The idea is to use a cover cloth like in a Warre hive, or in the German Einraumbeute. It was explained to me that by using a cover cloth, you can still get the "hive is closed/less invasive" inspections by rolling it back from one end or the other, or even the side. But you also would be able to have the speed of inspection you would get with an inner cover on a traditional Langstroth hive and access to the broodnest without moving all the honey frames/bars out of the way first.

I'm also inspired by Sam Comfort's use of bamboo barbecue skewers as top bars in his Warre hives, and really think it would make frame design for my Layens hives significantly simpler (no fancy cuts or different width pieces) and I could apply the same ideas to my top bar hives to make them even simpler as well. No need to have them self-spacing, just move them further apart if they're in the honey part of the hive, closer in the brood nest, etc. I had been planning to use Dr Leo's Easy-to-build Lazutin plans with Layens frame sizing, but I think it could be made even simpler as well.

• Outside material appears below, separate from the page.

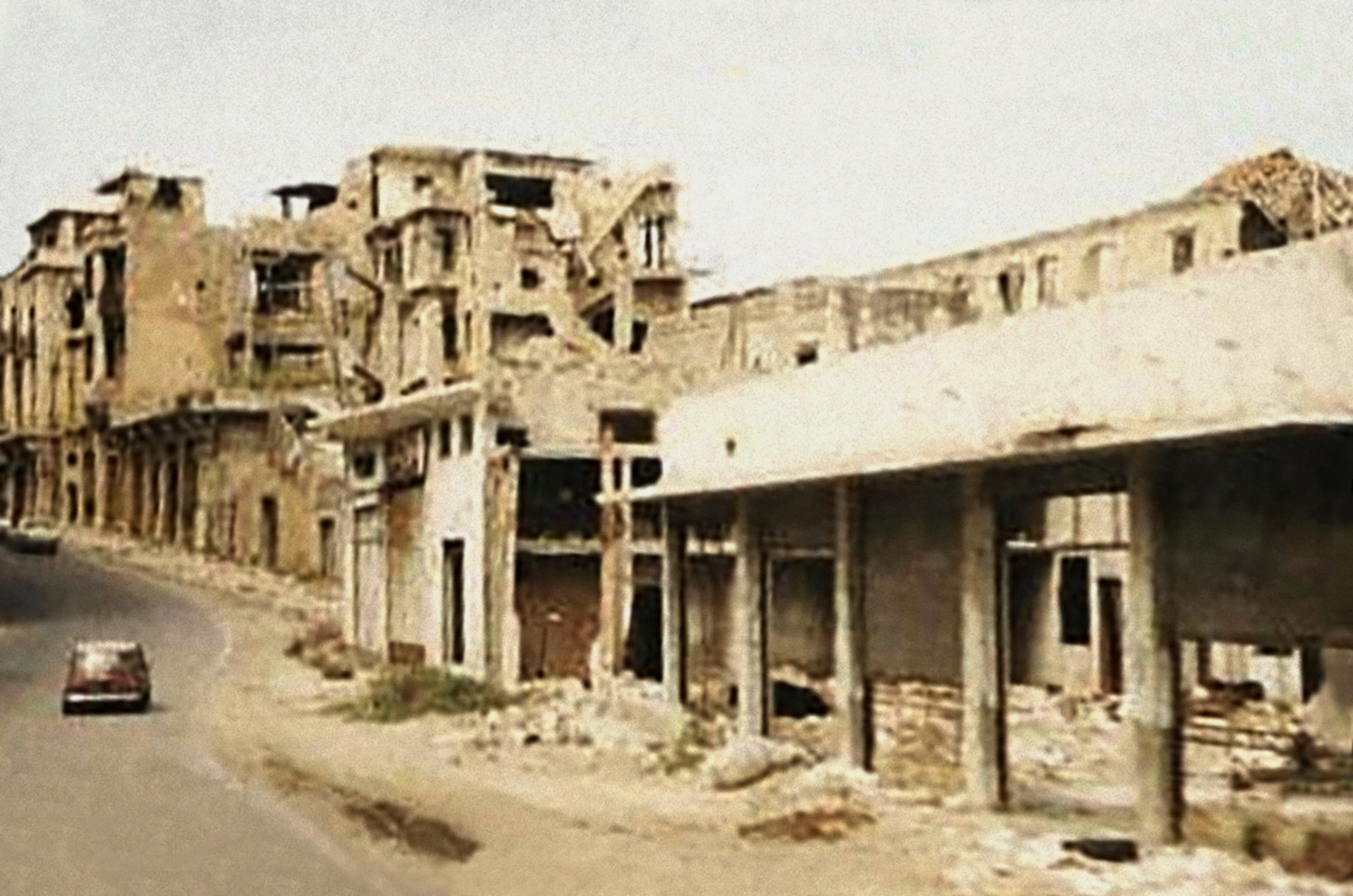 Beirut in april 1978

So, does anyone currently do this in their top bar hives or other types of horizontal hives? 
Do you use different frame/top bar measurements?

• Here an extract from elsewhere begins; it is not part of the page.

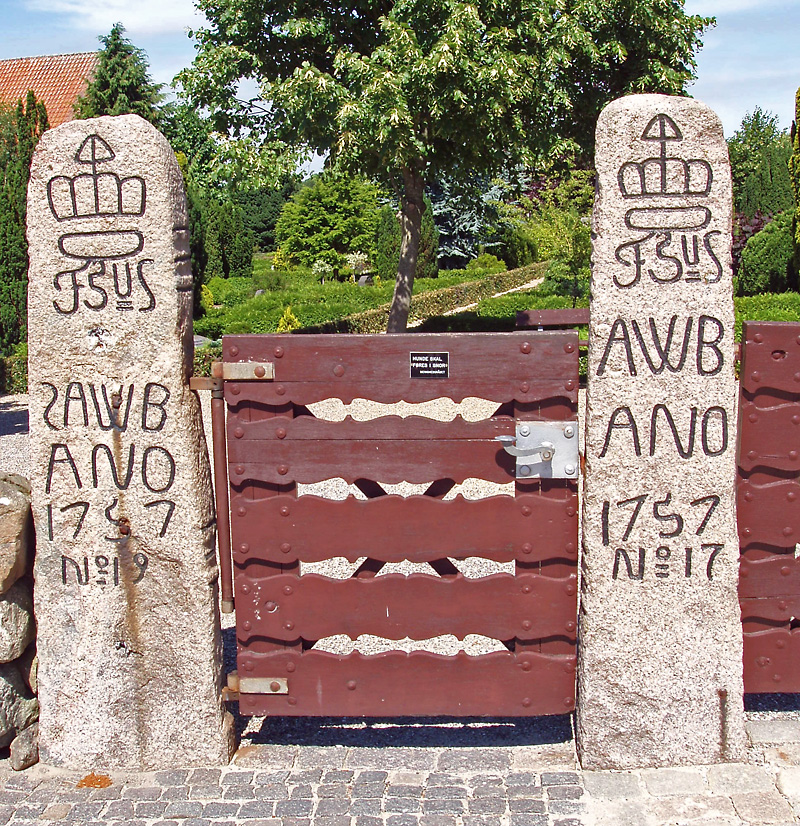 Vildtbanesten ved Hundslund Kirke, Hads Herred, Århus Amt, Denmark

Curious if anyone else is doing this, and how it has worked out for you.

thanks!
-nick


----------



## nickhefferan (Jul 26, 2018)

From a conversation on the FB group Horizontal Hives with Extra Deep Frames about top bars touching vs not touching:



> On the KTBH the top bars touched, but on all the other hive types that I have, and had, the top bars don't or didn't touch. All of my hives have a cloth over the top bars, which is far better than the touching top bars. You can actually check the bees with much less disturbance with the cloth cover. For me it is often enough to just roll back half an inch from the corner of the hive to see it's strength and progress, as well to see the situation with the nectar intake. Also it is much easier (and with less disturbance) to see the real strength of the colony by quickly rolling back the cloth than separating all those top bars that touch. Emergency feeding with sugar patties, varroa treatment (if needed), dealing with moisture in the hives, transportation (if necessary), all is much easier with the cloth covered top bars that don't touch. IMHO, the top bars that touch have zero advantage over the cloth covered standard top bars and have many disadvantages, so they should remain only in the old books as historical artifacts.


and:


> ... If you search Youtube for "mellifera einraumbeute" you'll see how that works with the hive very similar to Layens (the frames are rotated Dadant ones) that they use in Germany. I use a painter's drop cloth (100% cotton) that can be bought in any reno-store. Ventilation...no need to cut any holes, just roll back the cloth a tiny little bit and...voila!
> ...
> An inch of styrofoam over the cloth will do the job better, and if you have problem with moisture, just place some moisture-adsorbing material over the cloth. We use empty supers filled with dry leaves over the cloth on all the hives in winter and it provides both the insulation and moisture absorbance, plus the information on moisture buildup in the leaves helps us to select the colonies that have the lowest food consumption rates in order to improve the winter hardiness traits of our bees.


----------



## GregB (Dec 26, 2017)

nickhefferan said:


> Hey everyone, I'm curious if anyone else does this .............
> So, does anyone currently do this in their top bar hives or other types of horizontal hives?
> Do you use different frame/top bar measurements?
> 
> ...


I started in 2016 with the touching 1.5 inch TBs (well, thanks to following Leo Sharashkin's designs - both bad and good at that; but needed to start somewhere).
Since then I modified almost all TBs to 1.25 inch width (why? - search the BS; enough has been said; I am not going to repeat my rants).
I have 12 colonies with this design just as we speak.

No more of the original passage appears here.